Hak Teâlâ’nın Kur’ân-ı Mecîd’de, âriflerin hallerini şerh buyurduğu şu “Ve lâ tutı’ külle hallâfin mehîn” (Kalem, 68/10) yâni “Hak ve bâtılda çok yemin eden ölçüsüz kimselere itâat etme” âyet-i kerîmesinden bu hâfızların nasıl koku almadıklarına hayret ederim. “Falan kimse böyledir, diye her ne söylerse dinleme” dediği için “Hemmâzin meşşâin bi nemîm / Mennâin lil hayri mu’tedin esîm” (Kalem, 68/11-12) yâni “O ölçüsüz kimse halkı ayıplamak ve bozmak amacıyla halkın sözlerini birbirine aktarıcı ve gammâz ve insanları hayırdan men’ edicidir” âyet-i kerîmesi gereğince kendisi gammâzın en a’lâsıdır. Ancak Kur’ân acâib bir sihir yapıcı ve kıskançtır. Sihri öyle bağlar ki, karşı tarafın kulağına anladığı gibi açık olarak okur. Oysa onun hiç haberi olmaz. Kendini yine sür’atle çeker.
“Hatemallâhu” (Bakara, 2/7) yâni “Allah mühür basmış” âyet-i kerimesinde işâret buyrulan mührünün acâîb bir letâfeti vardır.
Kur’ân’ı işitirler, anlamazlar; bahsederler, Allah latîfdir, kahrı latîfdir, mührü latîfdir.

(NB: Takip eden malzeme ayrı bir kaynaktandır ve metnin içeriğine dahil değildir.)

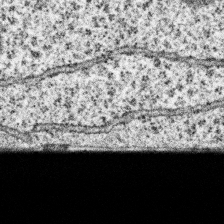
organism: Human
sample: HeLa cells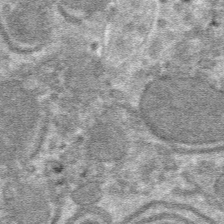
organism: Mouse
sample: Mouse hepatocytes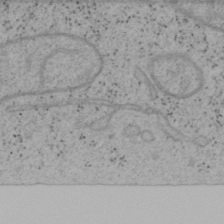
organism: Human
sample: HeLa cells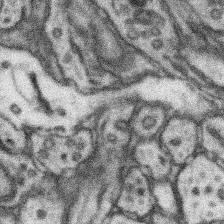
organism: Mouse
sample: Somatosensory cortex neuropil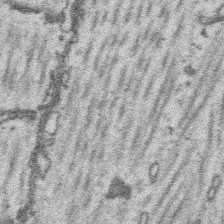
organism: Platynereis dumerilii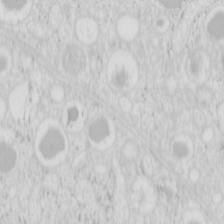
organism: Mouse
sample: Pancreas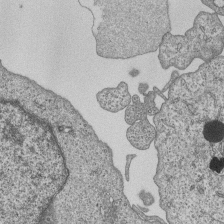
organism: Human
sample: MDA-MB-231 cells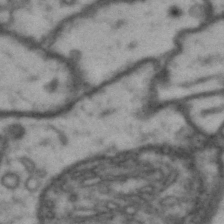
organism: Drosophila
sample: Brain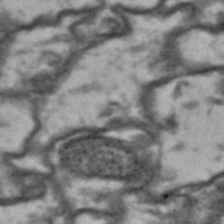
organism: Drosophila
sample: Brain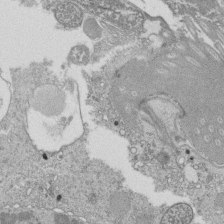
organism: Tetrahymena
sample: Cilia in tetrahymena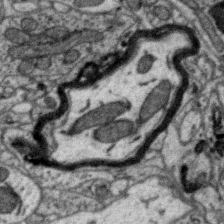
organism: Zebra finch
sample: Brain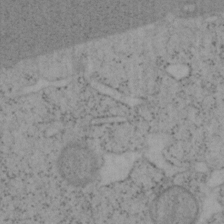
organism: Mouse
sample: OT-I killer T cells with ID8 ovarian cancer cells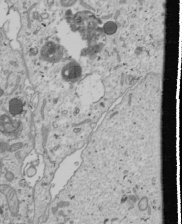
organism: Human
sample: Mitochondria in U2OS cells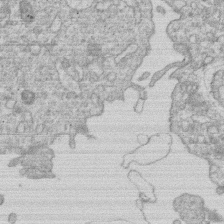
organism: Human
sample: Macrophage cells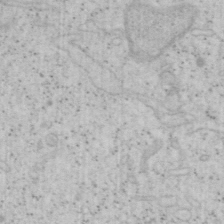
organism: Human
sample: HeLa cells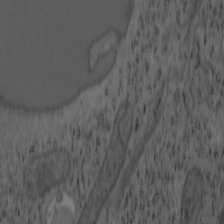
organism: Human
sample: HeLa cells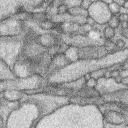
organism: Rabbit
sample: Retina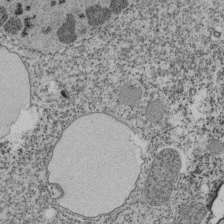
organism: Tetrahymena
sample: Cilia in tetrahymena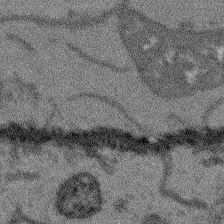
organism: Arabidopsis thaliana
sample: Root tip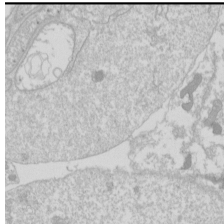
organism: Drosophila
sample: Cell division; meiosis; drosophila spermatocytes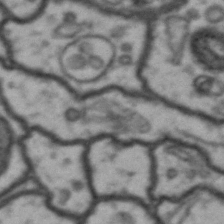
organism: Drosophila
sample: Brain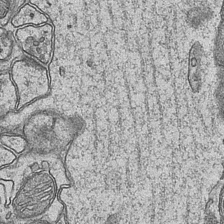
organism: Mouse
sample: CA1 Hippocampus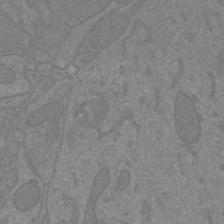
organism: Mouse
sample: Cortical neurons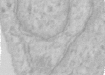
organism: Human
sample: Centriole in RPE cells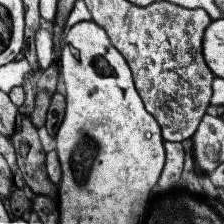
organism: Human
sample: Temporal Lobe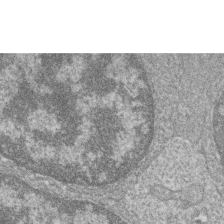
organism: Zebrafish
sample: Cilia; retinal pigment epithelium

Fakat mührü bizim bildiğimiz gibi değil; onun açılması anlatıma sığmaz. Ben eğer parçalarımdan dağılırsam, O’nun sonsuz lütfunun ve lezzetliğinin mühür açıcılığı ve benzersizliği ve feth ediciliği gerçekleşecektir. Sakın hastalığı ve ölümü, benim hakkımda çirkin görmeyiniz; çünkü o perde içindir. Benim çok latîf ve benzersiz bir kâtilim olacaktır. O çekilen bıçak veyâ kılıç, yâr olmayanların bakışlarını def’ etmek içindir; tâ ki yabancı uğursuz bakışlar o kâtilin arkadaşını idrâk etmesinler.